When hunting for vulnerabilities or hidden endpoints in web applications, archived JavaScript files can be a goldmine. These scripts often contain forgotten or deprecated URLs, API endpoints, and internal services that might still be alive but are no longer linked from the main website. In this post, we’ll walk through a simple and effective way to extract URLs from archived JavaScript files using publicly available tools.

This method leverages passive reconnaissance techniques—no brute-force, no scanning—just clever use of archives and automation to extract potentially sensitive URLs. Let’s dive in.

🔍 Step 1: Get All Archived URLs Using Passive Sources

echo jsmon.sh | waybackurls | sort -u | tee wayback.txt

This will fetch URLs from sources like the Wayback Machine and save them in wayback.txt.

📁 Step 2: Filter JavaScript Files from the Archived URLs

Now, extract only the JavaScript file URLs from the full list.

cat wayback.txt | grep -E '\.js$|\.js\?' | tee jsurls.txt

This filters out anything that doesn’t look like a .js file or query-based JS endpoint.
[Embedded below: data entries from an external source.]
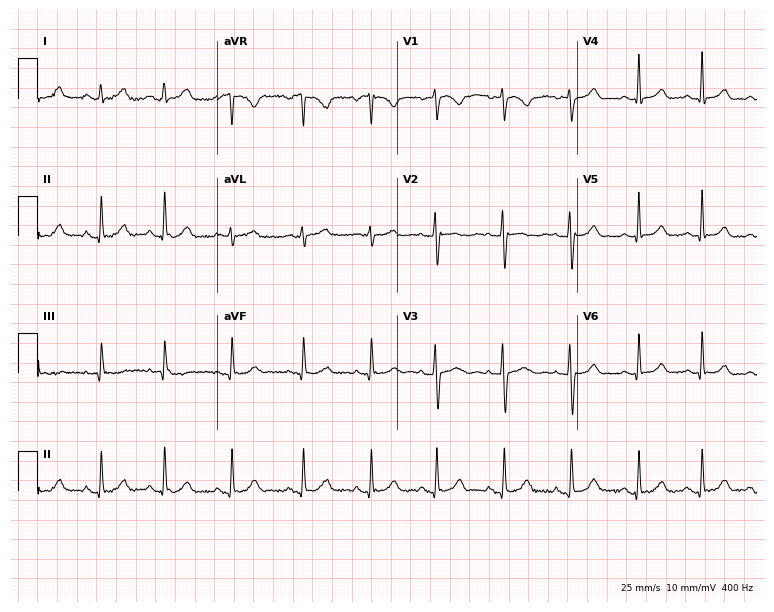
ECG — a 23-year-old female. Labelled as a normal ECG.
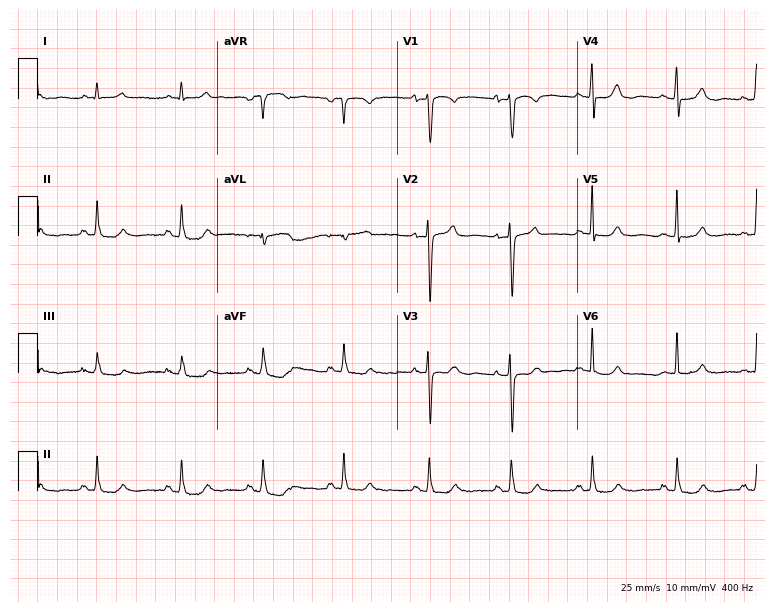
ECG (7.3-second recording at 400 Hz) — a woman, 50 years old. Screened for six findings — first-degree AV block, right bundle branch block (RBBB), left bundle branch block (LBBB), sinus bradycardia, atrial fibrillation (AF), sinus tachycardia — none is recorded. Findings outside these six are not listed.
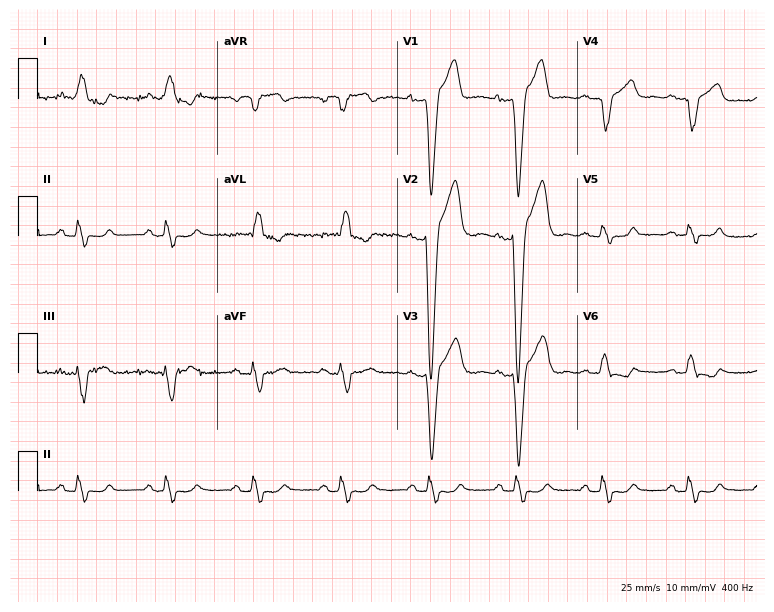
ECG — a male patient, 62 years old. Findings include left bundle branch block.
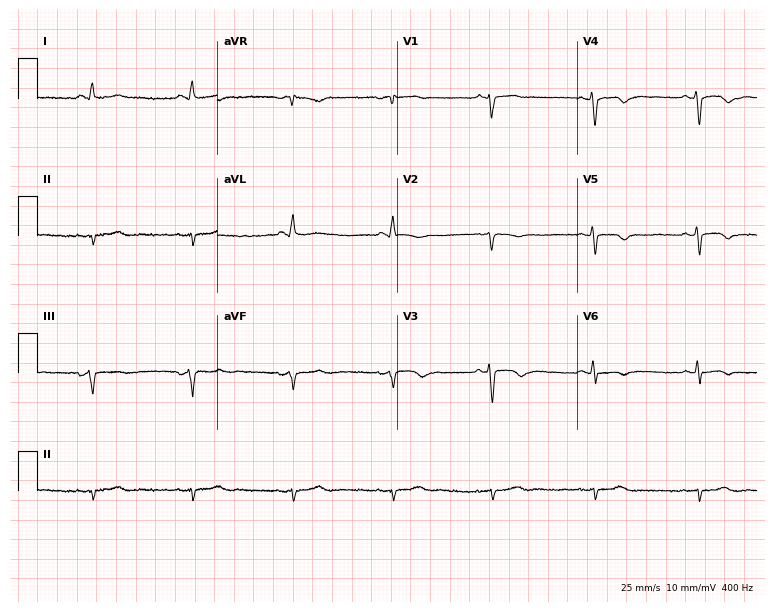
Standard 12-lead ECG recorded from a man, 58 years old. None of these six findings is recorded: first-degree AV block, right bundle branch block, left bundle branch block, sinus bradycardia, atrial fibrillation, sinus tachycardia.
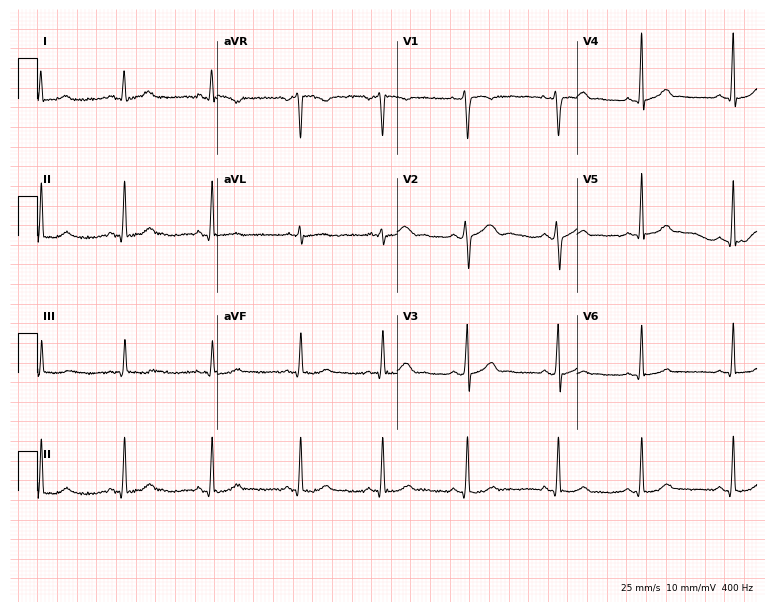
Standard 12-lead ECG recorded from a 19-year-old female (7.3-second recording at 400 Hz). None of these six findings is recorded: first-degree AV block, right bundle branch block, left bundle branch block, sinus bradycardia, atrial fibrillation, sinus tachycardia. Only these six findings were labelled.
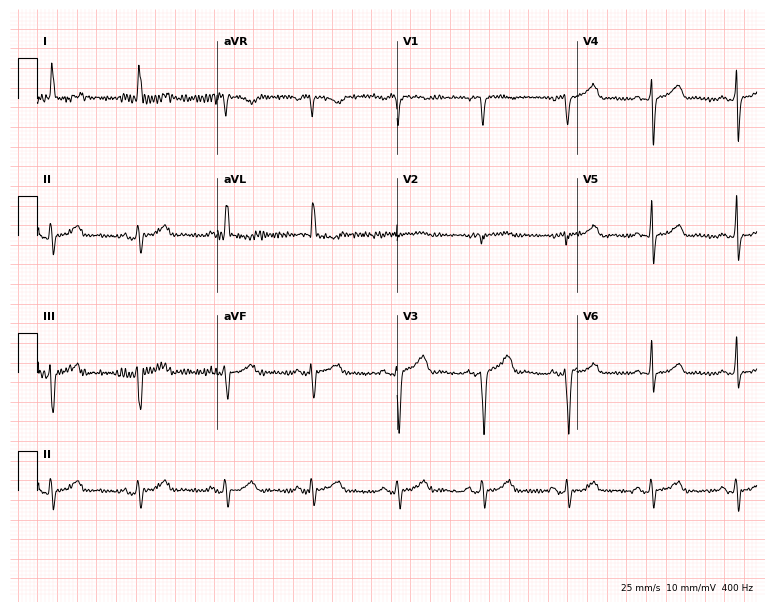
ECG — a woman, 67 years old. Labelled as a normal ECG.
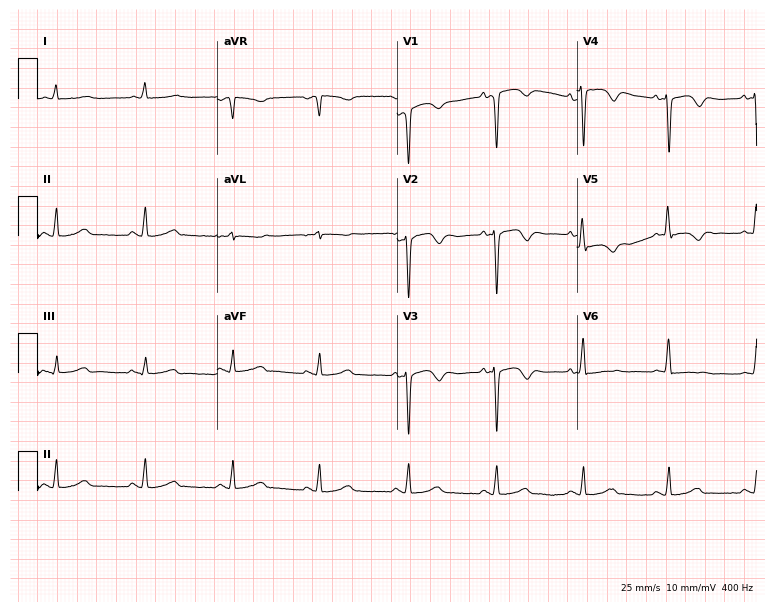
12-lead ECG (7.3-second recording at 400 Hz) from a woman, 81 years old. Screened for six findings — first-degree AV block, right bundle branch block, left bundle branch block, sinus bradycardia, atrial fibrillation, sinus tachycardia — none is recorded.

🌐 Step 3: Check for Live JavaScript Files Using httpx

Create a directory to store the responses, and then use httpx to fetch only the live JavaScript files (i.e., returning HTTP 200).

mkdir res; cat jsurls.txt | httpx -mc 200 -srd res

Each live JS file response will be saved in the res folder for further inspection.

🔗 Step 4: Extract All URLs from JavaScript Content

Use grep to find all hardcoded URLs inside the JS responses.

cat res/* | grep -Eo 'https?://[a-zA-Z0-9._~:/?#@!$&'\''()*+,;=%-]+' | sort -u | tee urls.txt

These URLs can lead to admin panels, hidden APIs, third-party integrations, and more—all of which could be potential entry points for further recon or exploitation.

Conclusion

This passive recon technique is especially useful in the early stages of a bug bounty program or red team assessment. By digging into historical JavaScript files, you may uncover deprecated but still-active URLs, internal APIs, or forgotten services that developers never meant to expose.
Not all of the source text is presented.